For our function to handle both cases, we’ll need the following block:

```
if (element2 != NULL)
element2->prev = new_element;
```

which translates to “only tell `element2`

about `new_element`

if
`element2`

exist!” Which kind of make sense.

Now the easy part, common to both case is to tell `element1`

that
`new_element`

is his new right neighbor:

`element1->next = new_element;`

You’ll also want to tell `new_element`

about both its new neighbors:

```
new_element->next = element1;
new_element->prev = element2;
```

And now, for the ﬁnish, we’ll set `list->tail`

at the condition that
`new_element->next`

(which is a pointer to `element2`

) __is__ a NULL
pointer.

```
if (new_element->next == NULL)
list->tail = new_element;
```

And don’t forget to increment `list->size`

after the operation succeeds.

**Case n°4: inserting before some element**

It’s basically the same as with case n°2, just take case n°3 and invert everything. Simple.

**Conclusion**

So far we have an idea of an implementation for basically every cases of inserting one new element.

There is a thing tho,… Why would I need a function that inserts at the head of my list, when I also have a function that can insert before any element, head included ?

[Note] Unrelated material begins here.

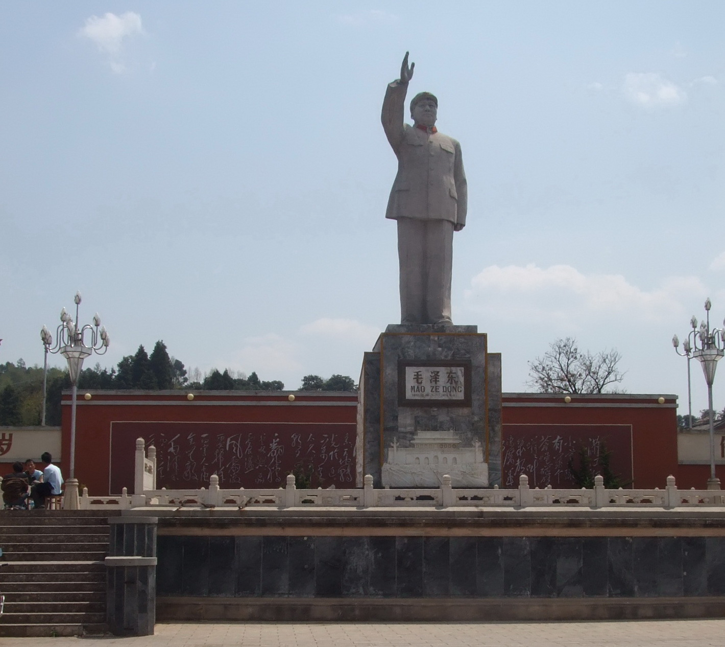 云南-丽江.文革時的塑像

Those functions indeed compete with each others. You can get by with just n°1 and n°3, n°2 and n°4, or n°3 and n°4, which I believe really handle every instances you could have to face.

I care about n°1 because, just like pretty much everyone, I learned about doubly-linked lists after learning about singly-linked lists. Long story short, it is easier to remember how to insert before head and how to insert after any element since it also works for singly-linked lists.

SIDE NOTE: “inserting before head” is but a special case of “inserting before any element”, in fact, I implemented case n°4 by “extending” case n°1.

I wrote this whole post by heart (that was the goal for today), now every time I’m lost on an island and I ﬁnd a piece of paper and a piece of wood, I’ll, at the very least, be able to implement linked lists from scratch.

BONUS: After reading a little part of the source code of csh(1), it seems that tokens are stored in a doubly-linked list, maybe I’ll add something like that to my lsh as some kind of joke of a parser.